**Work to complete:** From the line containing "sample: MDA-MB-231 cells" to the line containing "sample: HeLa cell HIV synapse" in the records below, set down every line exactly as it stands, both ends included, and skip the pictures.

(Excerpts from a dataset)
---+---
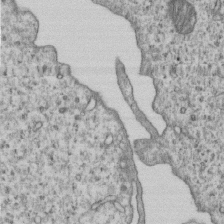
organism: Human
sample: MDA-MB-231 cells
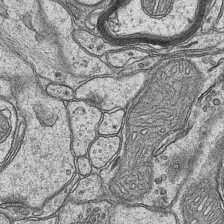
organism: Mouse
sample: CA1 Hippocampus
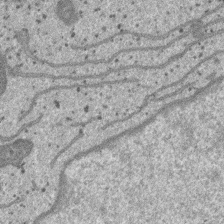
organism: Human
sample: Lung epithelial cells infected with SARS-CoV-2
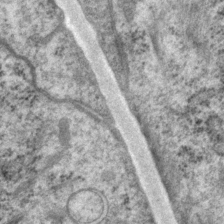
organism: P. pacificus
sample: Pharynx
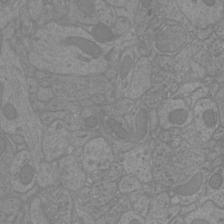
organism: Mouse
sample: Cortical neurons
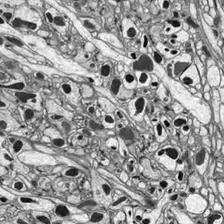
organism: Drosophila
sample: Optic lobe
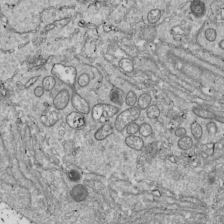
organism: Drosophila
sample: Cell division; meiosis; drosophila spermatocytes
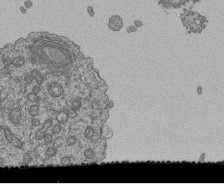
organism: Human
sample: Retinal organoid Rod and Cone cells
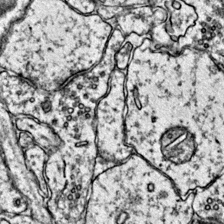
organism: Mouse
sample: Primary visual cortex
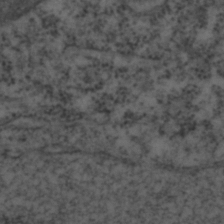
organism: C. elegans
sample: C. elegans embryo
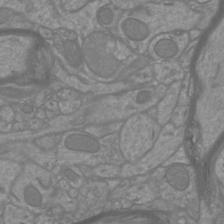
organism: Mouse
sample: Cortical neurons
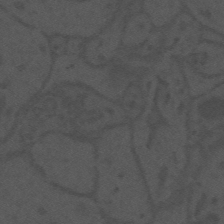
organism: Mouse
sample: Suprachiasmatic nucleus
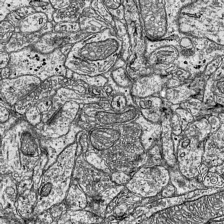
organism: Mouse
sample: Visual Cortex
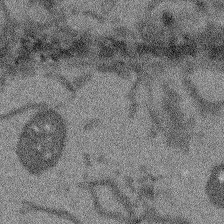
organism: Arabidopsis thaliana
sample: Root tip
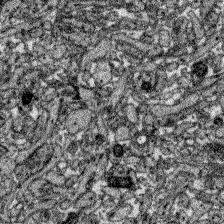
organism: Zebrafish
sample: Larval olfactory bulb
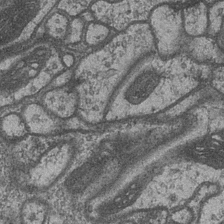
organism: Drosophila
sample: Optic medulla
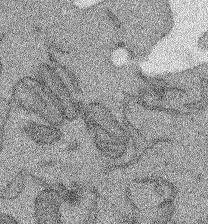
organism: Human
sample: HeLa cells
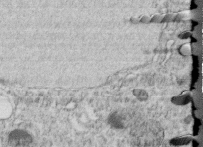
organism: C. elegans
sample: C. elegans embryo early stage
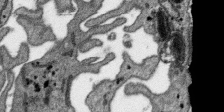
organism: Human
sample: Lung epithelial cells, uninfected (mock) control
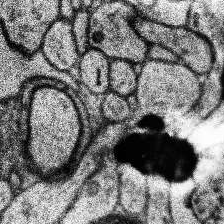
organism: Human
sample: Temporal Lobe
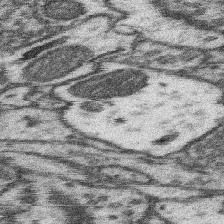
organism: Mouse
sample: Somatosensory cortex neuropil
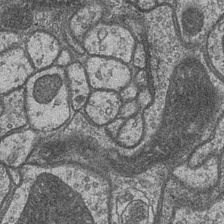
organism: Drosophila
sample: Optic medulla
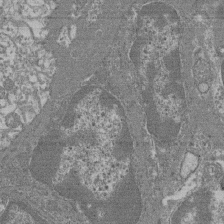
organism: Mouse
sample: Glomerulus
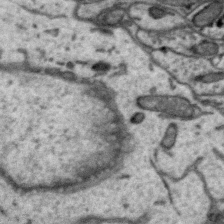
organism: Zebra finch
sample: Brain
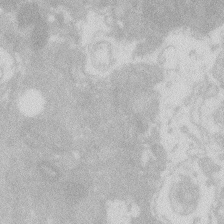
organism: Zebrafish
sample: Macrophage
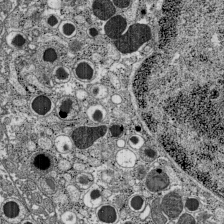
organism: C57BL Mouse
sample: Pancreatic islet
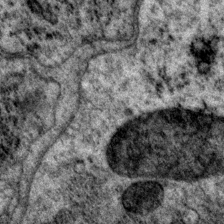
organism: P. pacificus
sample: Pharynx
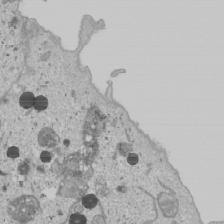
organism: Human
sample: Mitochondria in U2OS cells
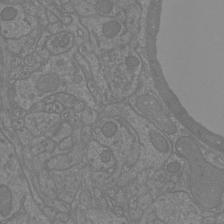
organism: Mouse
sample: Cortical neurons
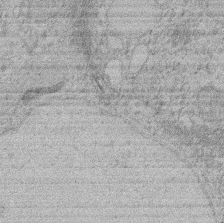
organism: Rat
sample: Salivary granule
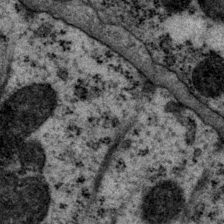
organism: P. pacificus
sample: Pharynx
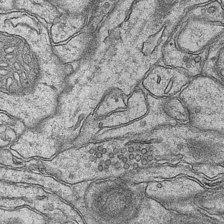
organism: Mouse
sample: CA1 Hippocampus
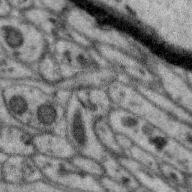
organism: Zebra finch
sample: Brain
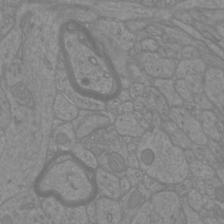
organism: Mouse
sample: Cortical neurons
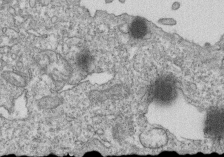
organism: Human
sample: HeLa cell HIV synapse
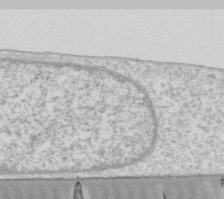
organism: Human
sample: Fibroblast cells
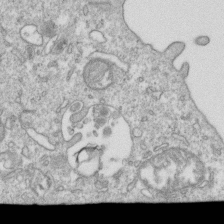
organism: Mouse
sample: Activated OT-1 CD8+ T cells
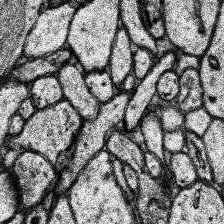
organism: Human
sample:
---+---
**Expected answer:**
sample: MDA-MB-231 cells
organism: Mouse
sample: CA1 Hippocampus
organism: Human
sample: Lung epithelial cells infected with SARS-CoV-2
organism: P. pacificus
sample: Pharynx
organism: Mouse
sample: Cortical neurons
organism: Drosophila
sample: Optic lobe
organism: Drosophila
sample: Cell division; meiosis; drosophila spermatocytes
organism: Human
sample: Retinal organoid Rod and Cone cells
organism: Mouse
sample: Primary visual cortex
organism: C. elegans
sample: C. elegans embryo
organism: Mouse
sample: Cortical neurons
organism: Mouse
sample: Suprachiasmatic nucleus
organism: Mouse
sample: Visual Cortex
organism: Arabidopsis thaliana
sample: Root tip
organism: Zebrafish
sample: Larval olfactory bulb
organism: Drosophila
sample: Optic medulla
organism: Human
sample: HeLa cells
organism: C. elegans
sample: C. elegans embryo early stage
organism: Human
sample: Lung epithelial cells, uninfected (mock) control
organism: Human
sample: Temporal Lobe
organism: Mouse
sample: Somatosensory cortex neuropil
organism: Drosophila
sample: Optic medulla
organism: Mouse
sample: Glomerulus
organism: Zebra finch
sample: Brain
organism: Zebrafish
sample: Macrophage
organism: C57BL Mouse
sample: Pancreatic islet
organism: P. pacificus
sample: Pharynx
organism: Human
sample: Mitochondria in U2OS cells
organism: Mouse
sample: Cortical neurons
organism: Rat
sample: Salivary granule
organism: P. pacificus
sample: Pharynx
organism: Mouse
sample: CA1 Hippocampus
organism: Zebra finch
sample: Brain
organism: Mouse
sample: Cortical neurons
organism: Human
sample: HeLa cell HIV synapse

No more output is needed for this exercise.